The oil market isn't the only thing that has changed.

The conflict has accelerated a shift that already was underway. 

Gulf producers increasingly rely on infrastructure built over the past decade to move crude without depending entirely on the Strait of Hormuz. Saudi Arabia can divert exports through its East-West Pipeline to the Red Sea, while the United Arab Emirates has expanded export capacity through Fujairah on the Gulf of Oman, allowing millions of barrels of crude to bypass the narrow waterway altogether.

Commercial shipping has adapted as well. More vessels have shifted toward a southern corridor hugging Oman's coastline, putting additional distance between commercial traffic and Iran's coastline while allowing exports to continue despite repeated attacks.

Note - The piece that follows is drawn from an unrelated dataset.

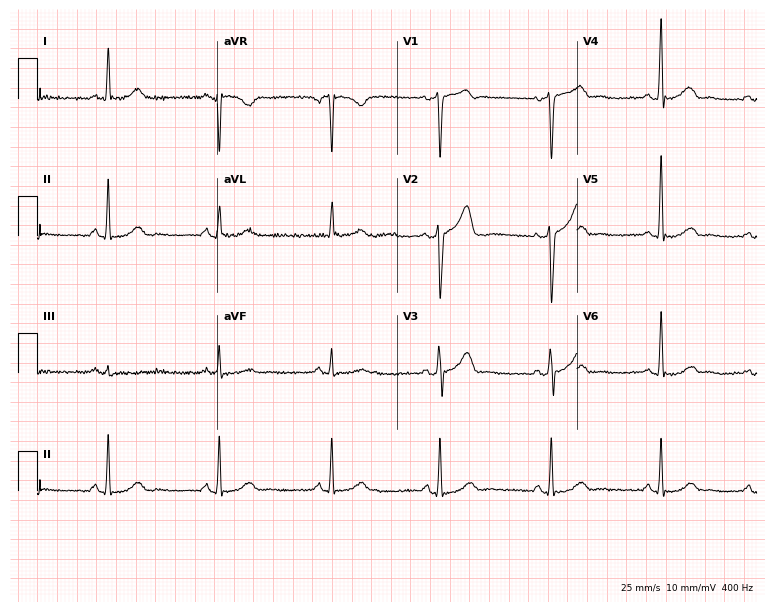
12-lead ECG from a 57-year-old male patient. Screened for six findings — first-degree AV block, right bundle branch block (RBBB), left bundle branch block (LBBB), sinus bradycardia, atrial fibrillation (AF), sinus tachycardia — none is recorded. Other findings, if any, are not listed.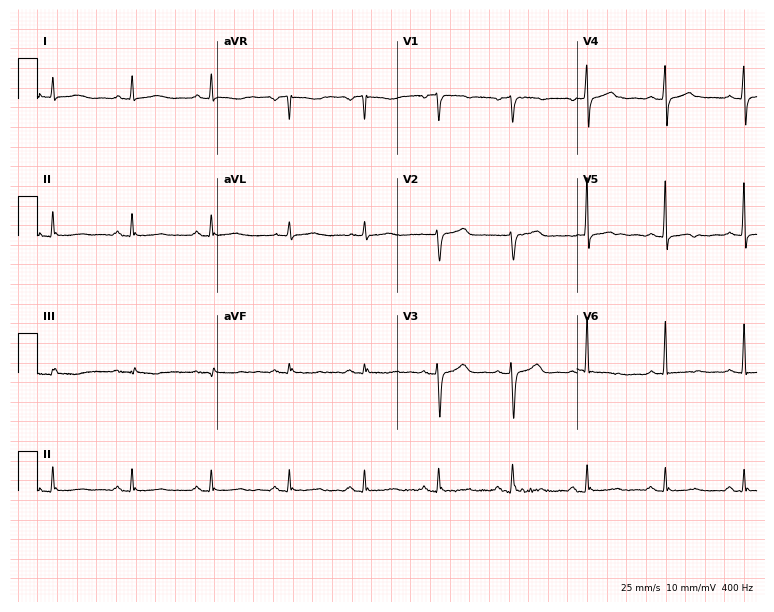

Retired Navy Rear Adm. Mark Montgomery said those changes strike at the heart of Iran's strategy.

"The southern route creates a route they can't toll or control."

Iran's objective, however, has never necessarily been to shut down the strait altogether.

"The IRGC has been trying to make it commercially unworkable," former Fifth Fleet Commander Vice Adm. Kevin Donegan told Fox News Digital, referring to the Islamic Revolutionary Guard Corps. "These attacks on shipping to me aren't random. They're strategy."

Donegan said Iran's goal is to raise the cost and risk of commercial shipping, making insurers and shipping companies think twice before returning to normal operations.

Even Iran appears unwilling to completely disrupt the flow of oil. Maritime tracking firm TankerTrackers.com reported Wednesday that three Iranian crude tankers were loaded at Kharg Island. The move underscored Iran's own dependence on selling oil, even as it continues trying to disrupt commercial shipping elsewhere in the Gulf. 

Markets reflected both realities. Oil prices climbed after Iran's latest attacks renewed fears of broader conflict, but the EIA's outlook suggests traders also expect additional supply to continue reaching global markets unless the fighting escalates into a sustained disruption.

The bigger question now is whether rising production, alternative shipping routes and sustained U.S. military pressure have shortened the life of those price spikes — denying Iran one of its most effective tools for influencing negotiations with Washington.